6. The intelligent operation and maintenance detection system for the whole life cycle of electric poles based on wireless sensor network according to claim 5, characterized in that, The Bayesian inference algorithm includes: Among them, P(F|x(t)) is the posterior probability of the utility pole having a fault F under the condition of the health status vector x(t) of the utility pole at time t; P(x(t)|F) is the conditional probability of the health status vector x(t) occurring given that the utility pole has a fault F; P(F) is the prior probability of the fault F occurring; P(x(t)) is the total probability of the health status vector x(t) of the utility pole at time t.
7. The intelligent operation and maintenance detection system for the whole life cycle of a utility pole based on a wireless sensor network according to claim 1, characterized in that, The emergency response includes sending out early warning signals, adjusting the power grid load, and dispatching maintenance personnel to carry out repairs.

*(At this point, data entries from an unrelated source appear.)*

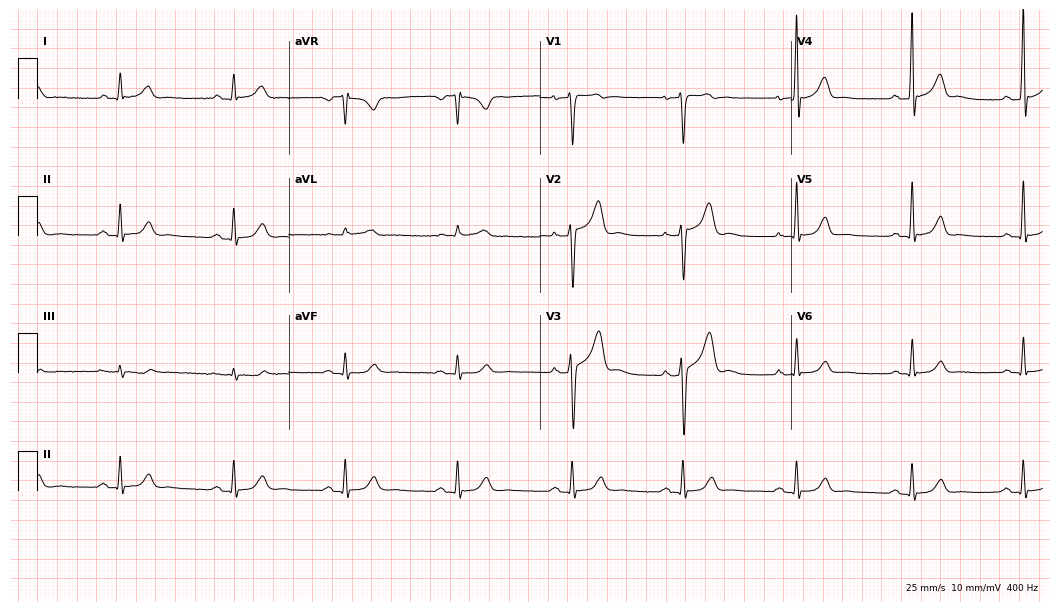
12-lead ECG (10.2-second recording at 400 Hz) from a male, 52 years old. Labelled as a normal ECG.
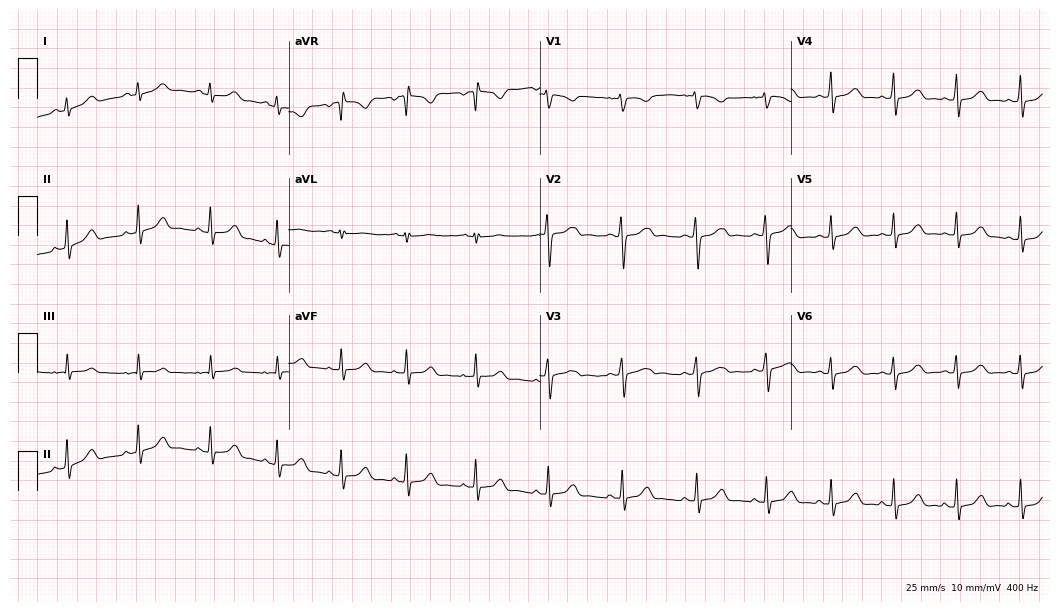
Resting 12-lead electrocardiogram (10.2-second recording at 400 Hz). Patient: a female, 21 years old. None of these six findings is recorded: first-degree AV block, right bundle branch block, left bundle branch block, sinus bradycardia, atrial fibrillation, sinus tachycardia. Findings outside these six are not listed.
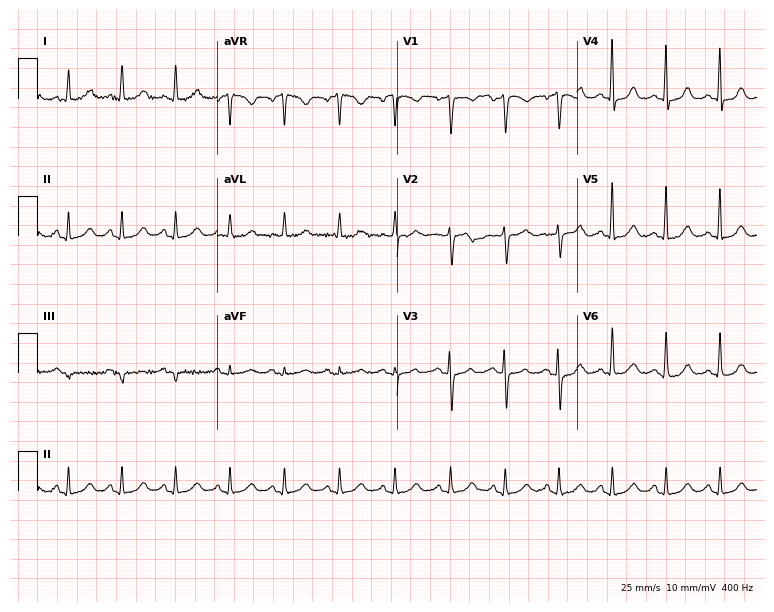
Electrocardiogram, a 51-year-old female. Interpretation includes sinus tachycardia (a sinus rate of 100 beats per minute or more).
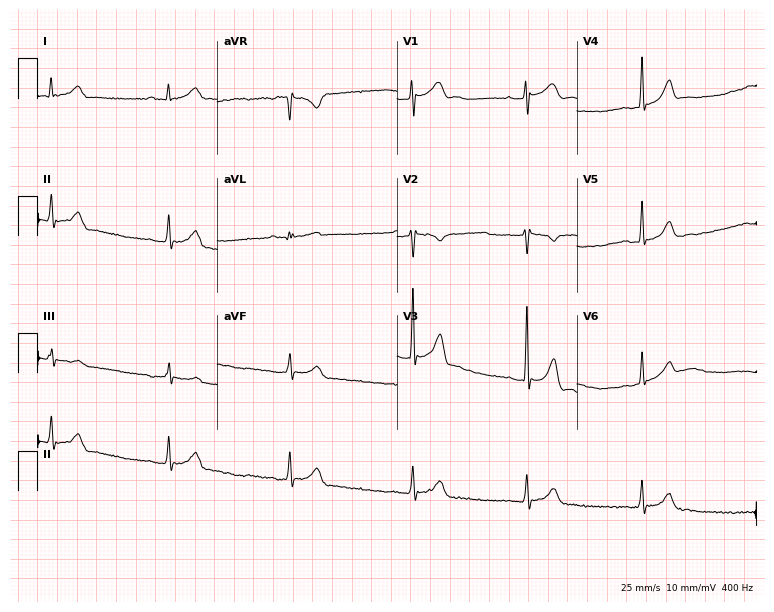
Resting 12-lead electrocardiogram (7.3-second recording at 400 Hz). Patient: a 30-year-old male. None of these six findings is recorded: first-degree AV block, right bundle branch block (RBBB), left bundle branch block (LBBB), sinus bradycardia, atrial fibrillation (AF), sinus tachycardia.
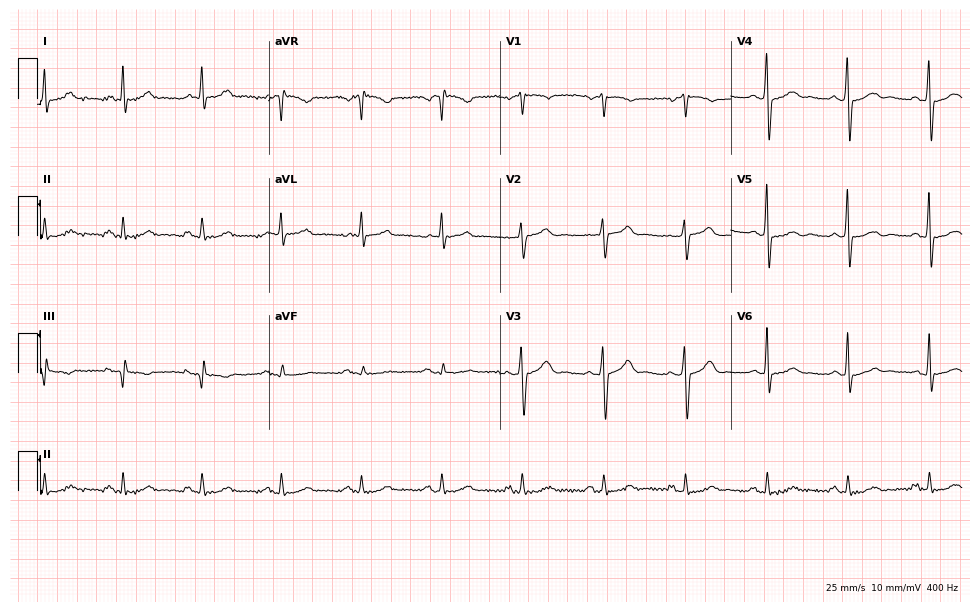
Resting 12-lead electrocardiogram (9.4-second recording at 400 Hz). Patient: a man, 58 years old. None of these six findings is recorded: first-degree AV block, right bundle branch block, left bundle branch block, sinus bradycardia, atrial fibrillation, sinus tachycardia.
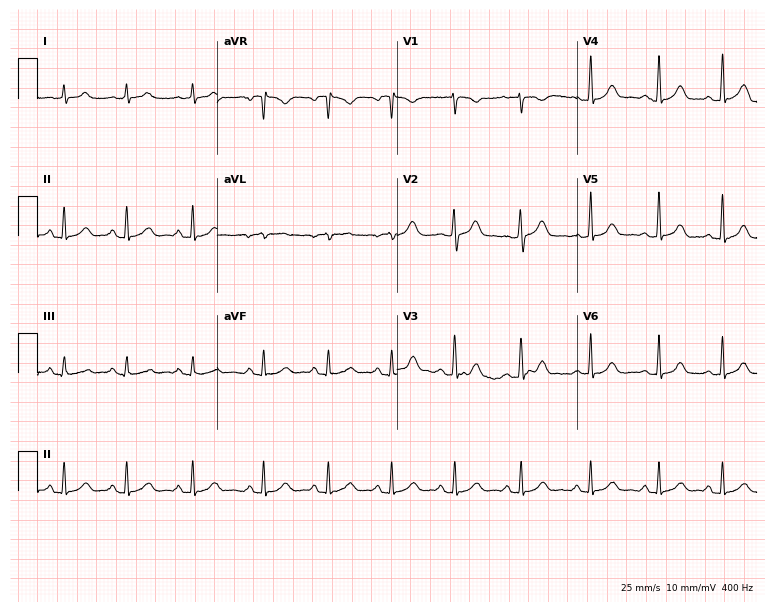
12-lead ECG from a 31-year-old woman. Labelled as a normal ECG.
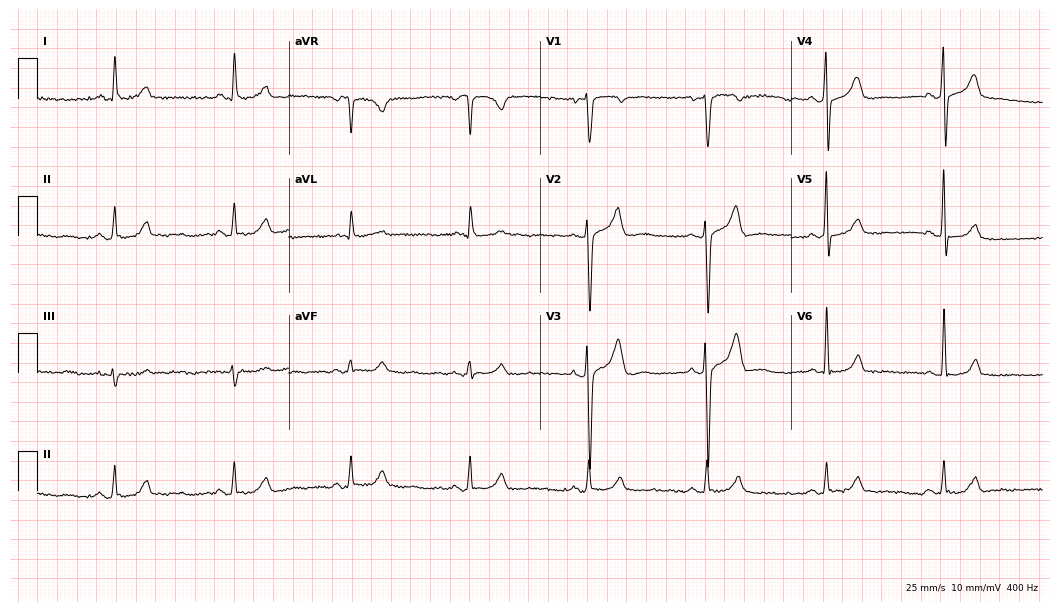
Electrocardiogram, a 42-year-old man. Overall reading on record: normal ECG.
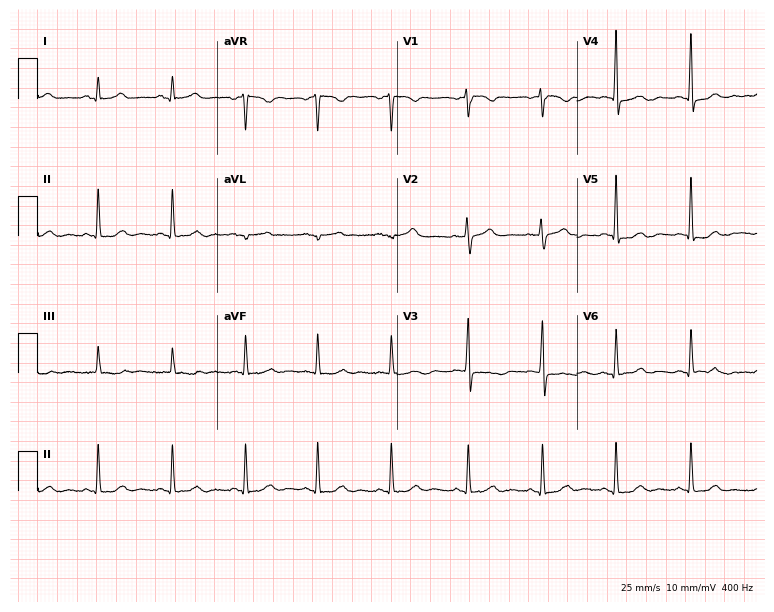
12-lead ECG from a female, 51 years old. Labelled as a normal ECG.

8. The intelligent operation and maintenance detection system for the whole life cycle of a telegraph pole based on a wireless sensor network according to claim 1, characterized in that, The modeling module establishes a digital twin model based on the location information of the utility pole and displays the health status, health status estimate, probability of fault occurrence, and emergency response of the utility pole in real time based on the digital twin model.
9. The intelligent operation and maintenance detection system for the whole life cycle of electric poles based on a wireless sensor network according to claim 1, characterized in that The wireless transmission module also includes a data security unit, which is used to encrypt the health status, health status estimate, probability of fault occurrence, and early warning signals, and adopts a symmetric encryption and authentication mechanism to prevent data leakage and tampering during wireless transmission.
10. The intelligent operation and maintenance detection system for the whole life cycle of power poles based on a wireless sensor network according to claim 9, characterized in that, The symmetric encryption and authentication mechanism includes: Encryption process: C = E(K, P); Among them, C is the ciphertext; E is the encryption function; K is the encryption key; P is the plaintext data (data collected by the sensor); Decryption process: P = D(K, C); Among them, D is the decryption function; K is the decryption key, which is the same as the encryption key; C is the ciphertext; P is the decrypted plaintext data; Authentication mechanism: MAC = H(K, M); Among them, MAC is the message authentication code, which verifies the integrity of the message; H is the hash function; K is the key; M is the message.